The cost-sharing reduction (CSR) payments are subsidies that help lower-income Americans afford health insurance. They’re paid by the administration directly to insurers. The Trump administration concluded that the government could no longer legally make the CSR payments — even though it had been paying them since the president’s inauguration in January — because Congress didn’t approve the appropriation for them. According to estimates, they cost the government $7 billion in fiscal 2017, which ended Sept. 30 and $10 billion in the current fiscal year.

The nonpartisan Congressional Budget Office (CBO) warned that if the president ended the subsidies, premiums would increase by 20 percent for silver plans next year and some people would have no insurers in the nongroup market.

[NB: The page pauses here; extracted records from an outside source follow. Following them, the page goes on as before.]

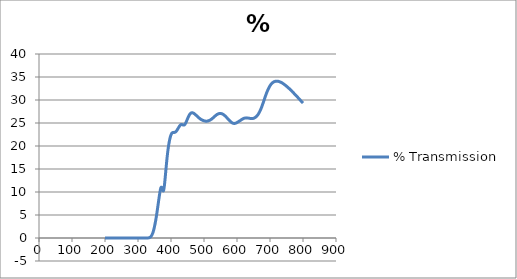
| Category | % Transmission |
|---|---|
| 800.0 | 29.326 |
| 799.0 | 29.408 |
| 798.0 | 29.476 |
| 797.0 | 29.574 |
| 796.0 | 29.648 |
| 795.0 | 29.703 |
| 794.0 | 29.803 |
| 793.0 | 29.878 |
| 792.0 | 29.945 |
| 791.0 | 30.029 |
| 790.0 | 30.11 |
| 789.0 | 30.184 |
| 788.0 | 30.261 |
| 787.0 | 30.337 |
| 786.0 | 30.415 |
| 785.0 | 30.502 |
| 784.0 | 30.579 |
| 783.0 | 30.653 |
| 782.0 | 30.735 |
| 781.0 | 30.801 |
| 780.0 | 30.877 |
| 779.0 | 30.946 |
| 778.0 | 31.04 |
| 777.0 | 31.105 |
| 776.0 | 31.191 |
| 775.0 | 31.268 |
| 774.0 | 31.34 |
| 773.0 | 31.403 |
| 772.0 | 31.506 |
| 771.0 | 31.567 |
| 770.0 | 31.648 |
| 769.0 | 31.703 |
| 768.0 | 31.781 |
| 767.0 | 31.864 |
| 766.0 | 31.947 |
| 765.0 | 31.998 |
| 764.0 | 32.076 |
| 763.0 | 32.148 |
| 762.0 | 32.207 |
| 761.0 | 32.294 |
| 760.0 | 32.377 |
| 759.0 | 32.416 |
| 758.0 | 32.509 |
| 757.0 | 32.553 |
| 756.0 | 32.618 |
| 755.0 | 32.682 |
| 754.0 | 32.762 |
| 753.0 | 32.799 |
| 752.0 | 32.876 |
| 751.0 | 32.955 |
| 750.0 | 32.986 |
| 749.0 | 33.061 |
| 748.0 | 33.12 |
| 747.0 | 33.183 |
| 746.0 | 33.234 |
| 745.0 | 33.306 |
| 744.0 | 33.333 |
| 743.0 | 33.401 |
| 742.0 | 33.46 |
| 741.0 | 33.496 |
| 740.0 | 33.554 |
| 739.0 | 33.592 |
| 738.0 | 33.644 |
| 737.0 | 33.686 |
| 736.0 | 33.751 |
| 735.0 | 33.766 |
| 734.0 | 33.821 |
| 733.0 | 33.849 |
| 732.0 | 33.865 |
| 731.0 | 33.908 |
| 730.0 | 33.945 |
| 729.0 | 33.963 |
| 728.0 | 33.997 |
| 727.0 | 34.025 |
| 726.0 | 34.035 |
| 725.0 | 34.062 |
| 724.0 | 34.072 |
| 723.0 | 34.076 |
| 722.0 | 34.102 |
| 721.0 | 34.095 |
| 720.0 | 34.076 |
| 719.0 | 34.095 |
| 718.0 | 34.097 |
| 717.0 | 34.069 |
| 716.0 | 34.062 |
| 715.0 | 34.036 |
| 714.0 | 34.007 |
| 713.0 | 33.985 |
| 712.0 | 33.97 |
| 711.0 | 33.916 |
| 710.0 | 33.879 |
| 709.0 | 33.832 |
| 708.0 | 33.748 |
| 707.0 | 33.705 |
| 706.0 | 33.644 |
| 705.0 | 33.557 |
| 704.0 | 33.481 |
| 703.0 | 33.396 |
| 702.0 | 33.291 |
| 701.0 | 33.188 |
| 700.0 | 33.091 |
| 699.0 | 32.968 |
| 698.0 | 32.843 |
| 697.0 | 32.706 |
| 696.0 | 32.552 |
| 695.0 | 32.419 |
| 694.0 | 32.263 |
| 693.0 | 32.098 |
| 692.0 | 31.946 |
| 691.0 | 31.771 |
| 690.0 | 31.581 |
| 689.0 | 31.401 |
| 688.0 | 31.191 |
| 687.0 | 31.006 |
| 686.0 | 30.804 |
| 685.0 | 30.601 |
| 684.0 | 30.388 |
| 683.0 | 30.189 |
| 682.0 | 29.962 |
| 681.0 | 29.75 |
| 680.0 | 29.541 |
| 679.0 | 29.327 |
| 678.0 | 29.131 |
| 677.0 | 28.914 |
| 676.0 | 28.712 |
| 675.0 | 28.525 |
| 674.0 | 28.338 |
| 673.0 | 28.148 |
| 672.0 | 27.985 |
| 671.0 | 27.812 |
| 670.0 | 27.651 |
| 669.0 | 27.515 |
| 668.0 | 27.366 |
| 667.0 | 27.229 |
| 666.0 | 27.109 |
| 665.0 | 26.982 |
| 664.0 | 26.867 |
| 663.0 | 26.774 |
| 662.0 | 26.687 |
| 661.0 | 26.591 |
| 660.0 | 26.518 |
| 659.0 | 26.434 |
| 658.0 | 26.355 |
| 657.0 | 26.302 |
| 656.0 | 26.252 |
| 655.0 | 26.197 |
| 654.0 | 26.158 |
| 653.0 | 26.107 |
| 652.0 | 26.06 |
| 651.0 | 26.044 |
| 650.0 | 26.025 |
| 649.0 | 25.998 |
| 648.0 | 25.992 |
| 647.0 | 25.968 |
| 646.0 | 25.962 |
| 645.0 | 25.965 |
| 644.0 | 25.968 |
| 643.0 | 25.969 |
| 642.0 | 25.982 |
| 641.0 | 25.981 |
| 640.0 | 25.982 |
| 639.0 | 26.008 |
| 638.0 | 26.025 |
| 637.0 | 26.036 |
| 636.0 | 26.053 |
| 635.0 | 26.059 |
| 634.0 | 26.062 |
| 633.0 | 26.085 |
| 632.0 | 26.096 |
| 631.0 | 26.098 |
| 630.0 | 26.115 |
| 629.0 | 26.11 |
| 628.0 | 26.105 |
| 627.0 | 26.111 |
| 626.0 | 26.103 |
| 625.0 | 26.088 |
| 624.0 | 26.074 |
| 623.0 | 26.051 |
| 622.0 | 26.023 |
| 621.0 | 26.013 |
| 620.0 | 25.987 |
| 619.0 | 25.951 |
| 618.0 | 25.919 |
| 617.0 | 25.865 |
| 616.0 | 25.828 |
| 615.0 | 25.793 |
| 614.0 | 25.742 |
| 613.0 | 25.693 |
| 612.0 | 25.651 |
| 611.0 | 25.597 |
| 610.0 | 25.542 |
| 609.0 | 25.502 |
| 608.0 | 25.46 |
| 607.0 | 25.411 |
| 606.0 | 25.37 |
| 605.0 | 25.31 |
| 604.0 | 25.26 |
| 603.0 | 25.231 |
| 602.0 | 25.188 |
| 601.0 | 25.145 |
| 600.0 | 25.107 |
| 599.0 | 25.063 |
| 598.0 | 25.024 |
| 597.0 | 25 |
| 596.0 | 24.976 |
| 595.0 | 24.948 |
| 594.0 | 24.934 |
| 593.0 | 24.911 |
| 592.0 | 24.895 |
| 591.0 | 24.911 |
| 590.0 | 24.918 |
| 589.0 | 24.928 |
| 588.0 | 24.948 |
| 587.0 | 24.968 |
| 586.0 | 25.006 |
| 585.0 | 25.066 |
| 584.0 | 25.107 |
| 583.0 | 25.153 |
| 582.0 | 25.215 |
| 581.0 | 25.265 |
| 580.0 | 25.332 |
| 579.0 | 25.408 |
| 578.0 | 25.475 |
| 577.0 | 25.549 |
| 576.0 | 25.631 |
| 575.0 | 25.698 |
| 574.0 | 25.769 |
| 573.0 | 25.862 |
| 572.0 | 25.937 |
| 571.0 | 26.017 |
| 570.0 | 26.093 |
| 569.0 | 26.163 |
| 568.0 | 26.238 |
| 567.0 | 26.322 |
| 566.0 | 26.405 |
| 565.0 | 26.469 |
| 564.0 | 26.537 |
| 563.0 | 26.598 |
| 562.0 | 26.651 |
| 561.0 | 26.723 |
| 560.0 | 26.776 |
| 559.0 | 26.821 |
| 558.0 | 26.882 |
| 557.0 | 26.921 |
| 556.0 | 26.957 |
| 555.0 | 26.992 |
| 554.0 | 27.002 |
| 553.0 | 27.022 |
| 552.0 | 27.051 |
| 551.0 | 27.059 |
| 550.0 | 27.071 |
| 549.0 | 27.073 |
| 548.0 | 27.063 |
| 547.0 | 27.056 |
| 546.0 | 27.047 |
| 545.0 | 27.031 |
| 544.0 | 27.003 |
| 543.0 | 26.979 |
| 542.0 | 26.942 |
| 541.0 | 26.9 |
| 540.0 | 26.875 |
| 539.0 | 26.822 |
| 538.0 | 26.774 |
| 537.0 | 26.725 |
| 536.0 | 26.652 |
| 535.0 | 26.594 |
| 534.0 | 26.549 |
| 533.0 | 26.474 |
| 532.0 | 26.411 |
| 531.0 | 26.348 |
| 530.0 | 26.264 |
| 529.0 | 26.203 |
| 528.0 | 26.142 |
| 527.0 | 26.083 |
| 526.0 | 26.028 |
| 525.0 | 25.963 |
| 524.0 | 25.897 |
| 523.0 | 25.846 |
| 522.0 | 25.803 |
| 521.0 | 25.753 |
| 520.0 | 25.708 |
| 519.0 | 25.661 |
| 518.0 | 25.621 |
| 517.0 | 25.579 |
| 516.0 | 25.566 |
| 515.0 | 25.531 |
| 514.0 | 25.498 |
| 513.0 | 25.48 |
| 512.0 | 25.446 |
| 511.0 | 25.421 |
| 510.0 | 25.419 |
| 509.0 | 25.399 |
| 508.0 | 25.398 |
| 507.0 | 25.396 |
| 506.0 | 25.388 |
| 505.0 | 25.393 |
| 504.0 | 25.418 |
| 503.0 | 25.428 |
| 502.0 | 25.451 |
| 501.0 | 25.465 |
| 500.0 | 25.478 |
| 499.0 | 25.505 |
| 498.0 | 25.55 |
| 497.0 | 25.555 |
| 496.0 | 25.603 |
| 495.0 | 25.636 |
| 494.0 | 25.651 |
| 493.0 | 25.701 |
| 492.0 | 25.744 |
| 491.0 | 25.775 |
| 490.0 | 25.827 |
| 489.0 | 25.874 |
| 488.0 | 25.919 |
| 487.0 | 25.971 |
| 486.0 | 26.037 |
| 485.0 | 26.098 |
| 484.0 | 26.155 |
| 483.0 | 26.218 |
| 482.0 | 26.275 |
| 481.0 | 26.344 |
| 480.0 | 26.43 |
| 479.0 | 26.483 |
| 478.0 | 26.559 |
| 477.0 | 26.63 |
| 476.0 | 26.678 |
| 475.0 | 26.748 |
| 474.0 | 26.837 |
| 473.0 | 26.878 |
| 472.0 | 26.946 |
| 471.0 | 26.998 |
| 470.0 | 27.032 |
| 469.0 | 27.1 |
| 468.0 | 27.143 |
| 467.0 | 27.173 |
| 466.0 | 27.205 |
| 465.0 | 27.22 |
| 464.0 | 27.226 |
| 463.0 | 27.21 |
| 462.0 | 27.209 |
| 461.0 | 27.17 |
| 460.0 | 27.133 |
| 459.0 | 27.074 |
| 458.0 | 26.981 |
| 457.0 | 26.896 |
| 456.0 | 26.797 |
| 455.0 | 26.674 |
| 454.0 | 26.546 |
| 453.0 | 26.4 |
| 452.0 | 26.232 |
| 451.0 | 26.072 |
| 450.0 | 25.916 |
| 449.0 | 25.737 |
| 448.0 | 25.559 |
| 447.0 | 25.384 |
| 446.0 | 25.199 |
| 445.0 | 25.052 |
| 444.0 | 24.932 |
| 443.0 | 24.795 |
| 442.0 | 24.706 |
| 441.0 | 24.64 |
| 440.0 | 24.562 |
| 439.0 | 24.56 |
| 438.0 | 24.565 |
| 437.0 | 24.564 |
| 436.0 | 24.613 |
| 435.0 | 24.623 |
| 434.0 | 24.655 |
| 433.0 | 24.674 |
| 432.0 | 24.693 |
| 431.0 | 24.68 |
| 430.0 | 24.64 |
| 429.0 | 24.601 |
| 428.0 | 24.521 |
| 427.0 | 24.447 |
| 426.0 | 24.354 |
| 425.0 | 24.234 |
| 424.0 | 24.128 |
| 423.0 | 24.006 |
| 422.0 | 23.868 |
| 421.0 | 23.761 |
| 420.0 | 23.657 |
| 419.0 | 23.508 |
| 418.0 | 23.42 |
| 417.0 | 23.302 |
| 416.0 | 23.204 |
| 415.0 | 23.139 |
| 414.0 | 23.082 |
| 413.0 | 23.022 |
| 412.0 | 22.991 |
| 411.0 | 22.97 |
| 410.0 | 22.944 |
| 409.0 | 22.944 |
| 408.0 | 22.963 |
| 407.0 | 22.936 |
| 406.0 | 22.946 |
| 405.0 | 22.91 |
| 404.0 | 22.864 |
| 403.0 | 22.806 |
| 402.0 | 22.723 |
| 401.0 | 22.58 |
| 400.0 | 22.435 |
| 399.0 | 22.227 |
| 398.0 | 21.975 |
| 397.0 | 21.7 |
| 396.0 | 21.393 |
| 395.0 | 21.022 |
| 394.0 | 20.633 |
| 393.0 | 20.22 |
| 392.0 | 19.724 |
| 391.0 | 19.226 |
| 390.0 | 18.666 |
| 389.0 | 18.035 |
| 388.0 | 17.383 |
| 387.0 | 16.671 |
| 386.0 | 15.914 |
| 385.0 | 15.145 |
| 384.0 | 14.372 |
| 383.0 | 13.587 |
| 382.0 | 12.814 |
| 381.0 | 12.082 |
| 380.0 | 11.428 |
| 379.0 | 10.883 |
| 378.0 | 10.458 |
| 377.0 | 10.261 |
| 376.0 | 10.239 |
| 375.0 | 10.362 |
| 374.0 | 10.563 |
| 373.0 | 10.788 |
| 372.0 | 10.975 |
| 371.0 | 11.042 |
| 370.0 | 11.004 |
| 369.0 | 10.837 |
| 368.0 | 10.552 |
| 367.0 | 10.194 |
| 366.0 | 9.764 |
| 365.0 | 9.309 |
| 364.0 | 8.833 |
| 363.0 | 8.341 |
| 362.0 | 7.833 |
| 361.0 | 7.325 |
| 360.0 | 6.816 |
| 359.0 | 6.299 |
| 358.0 | 5.8 |
| 357.0 | 5.316 |
| 356.0 | 4.844 |
| 355.0 | 4.398 |
| 354.0 | 3.968 |
| 353.0 | 3.563 |
| 352.0 | 3.183 |
| 351.0 | 2.826 |
| 350.0 | 2.478 |
| 349.0 | 2.164 |
| 348.0 | 1.863 |
| 347.0 | 1.591 |
| 346.0 | 1.348 |
| 345.0 | 1.139 |
| 344.0 | 0.949 |
| 343.0 | 0.783 |
| 342.0 | 0.639 |
| 341.0 | 0.51 |
| 340.0 | 0.403 |
| 339.0 | 0.317 |
| 338.0 | 0.242 |
| 337.0 | 0.181 |
| 336.0 | 0.132 |
| 335.0 | 0.094 |
| 334.0 | 0.066 |
| 333.0 | 0.049 |
| 332.0 | 0.034 |
| 331.0 | 0.023 |
| 330.0 | 0.015 |
| 329.0 | 0.007 |
| 328.0 | 0.004 |
| 327.0 | 0.006 |
| 326.0 | 0.005 |
| 325.0 | 0.004 |
| 324.0 | 0.002 |
| 323.0 | 0.002 |
| 322.0 | 0.001 |
| 321.0 | 0.005 |
| 320.0 | -0.001 |
| 319.0 | 0.001 |
| 318.0 | 0.002 |
| 317.0 | 0.002 |
| 316.0 | 0.001 |
| 315.0 | -0.001 |
| 314.0 | 0.001 |
| 313.0 | 0 |
| 312.0 | 0.003 |
| 311.0 | 0.002 |
| 310.0 | -0.002 |
| 309.0 | -0.002 |
| 308.0 | 0 |
| 307.0 | 0 |
| 306.0 | 0.004 |
| 305.0 | 0.002 |
| 304.0 | -0.001 |
| 303.0 | -0.001 |
| 302.0 | 0.001 |
| 301.0 | -0.001 |
| 300.0 | 0.002 |
| 299.0 | 0.002 |
| 298.0 | -0.002 |
| 297.0 | -0.002 |
| 296.0 | 0.001 |
| 295.0 | 0 |
| 294.0 | 0.004 |
| 293.0 | 0.003 |
| 292.0 | -0.001 |
| 291.0 | -0.002 |
| 290.0 | 0 |
| 289.0 | 0 |
| 288.0 | 0.004 |
| 287.0 | 0.002 |
| 286.0 | 0.001 |
| 285.0 | 0 |
| 284.0 | 0.001 |
| 283.0 | 0 |
| 282.0 | 0.004 |
| 281.0 | 0.003 |
| 280.0 | 0 |
| 279.0 | -0.001 |
| 278.0 | 0.001 |
| 277.0 | 0.001 |
| 276.0 | 0.003 |
| 275.0 | 0.002 |
| 274.0 | 0 |
| 273.0 | 0.001 |
| 272.0 | 0.002 |
| 271.0 | 0.003 |
| 270.0 | 0.002 |
| 269.0 | 0.002 |
| 268.0 | 0.002 |
| 267.0 | 0.002 |
| 266.0 | 0.004 |
| 265.0 | 0.004 |
| 264.0 | 0.005 |
| 263.0 | 0.003 |
| 262.0 | -0.001 |
| 261.0 | -0.001 |
| 260.0 | 0 |
| 259.0 | 0 |
| 258.0 | 0.004 |
| 257.0 | 0.003 |
| 256.0 | -0.001 |
| 255.0 | -0.001 |
| 254.0 | 0.001 |
| 253.0 | 0.001 |
| 252.0 | 0.004 |
| 251.0 | 0.002 |
| 250.0 | -0.001 |
| 299.0 | 0.001 |
| 298.0 | -0.002 |
| 297.0 | 0 |
| 296.0 | 0.001 |
| 295.0 | -0.001 |
| 294.0 | 0.002 |
| 293.0 | 0.001 |
| 292.0 | -0.002 |
| 291.0 | 0.002 |
| 290.0 | 0.003 |
| 289.0 | -0.002 |
| 288.0 | -0.002 |
| 287.0 | 0 |
| 286.0 | 0.001 |
| 285.0 | 0.001 |
| 284.0 | 0 |
| 283.0 | 0.001 |
| 282.0 | 0.001 |
| 281.0 | -0.001 |
| 280.0 | -0.003 |
| 279.0 | 0 |
| 278.0 | 0.002 |
| 277.0 | 0 |
| 276.0 | 0.002 |
| 275.0 | 0.001 |
| 274.0 | -0.001 |
| 273.0 | 0.002 |
| 272.0 | 0.002 |
| 271.0 | 0 |
| 270.0 | 0.002 |
| 269.0 | 0.001 |
| 268.0 | -0.002 |
| 267.0 | 0.001 |
| 266.0 | 0.001 |
| 265.0 | 0 |
| 264.0 | 0.002 |
| 263.0 | 0.001 |
| 262.0 | -0.001 |
| 261.0 | 0.001 |
| 260.0 | 0.001 |
| 259.0 | -0.001 |
| 258.0 | 0.001 |
| 257.0 | -0.001 |
| 256.0 | -0.001 |
| 255.0 | 0 |
| 254.0 | -0.002 |
| 253.0 | -0.001 |
| 252.0 | 0.003 |
| 251.0 | 0.002 |
| 250.0 | 0 |
| 249.0 | 0.002 |
| 248.0 | 0 |
| 247.0 | 0 |
| 246.0 | 0.002 |
| 245.0 | -0.001 |
| 244.0 | -0.003 |
| 243.0 | -0.001 |
| 242.0 | -0.002 |
| 241.0 | 0 |
| 240.0 | 0.003 |
| 239.0 | 0 |
| 238.0 | -0.002 |
| 237.0 | -0.001 |
| 236.0 | -0.001 |
| 235.0 | 0 |
| 234.0 | 0.002 |
| 233.0 | 0 |
| 232.0 | -0.002 |
| 231.0 | 0.001 |
| 230.0 | -0.001 |
| 229.0 | 0 |
| 228.0 | 0.003 |
| 227.0 | 0.001 |
| 226.0 | -0.001 |
| 225.0 | -0.001 |
| 224.0 | -0.002 |
| 223.0 | 0 |
| 222.0 | 0.002 |
| 221.0 | 0.001 |
| 220.0 | -0.001 |
| 219.0 | 0 |
| 218.0 | -0.001 |
| 217.0 | 0 |
| 216.0 | 0.002 |
| 215.0 | 0 |
| 214.0 | -0.001 |
| 213.0 | 0 |
| 212.0 | -0.002 |
| 211.0 | 0.001 |
| 210.0 | 0.002 |
| 209.0 | 0 |
| 208.0 | -0.003 |
| 207.0 | 0.001 |
| 206.0 | 0 |
| 205.0 | -0.002 |
| 204.0 | 0 |
| 203.0 | -0.001 |
| 202.0 | 0 |
| 201.0 | 0 |
| 200.0 | -0.004 |

On another front, the president’s nominee to head the Drug Enforcement Administration, U.S. Rep. Tom Marino (R-Pennsylvania), has withdrawn his name from consideration.

Marino came under intense scrutiny after a “60 Minutes” report showed that a bill he sponsored tied the DEA’s hands in fighting the opioid drug epidemic. The bill passed unanimously last year.

“He told me, look, if there’s even a perception he has a conflict of interest, he doesn’t want to have anything to do with it,” Trump said.

Meanwhile, a decision out of Hawaii federal court has derailed President Trump’s third version of a travel ban that was to go into effect tomorrow. The judge said it appears to be unconstitutional.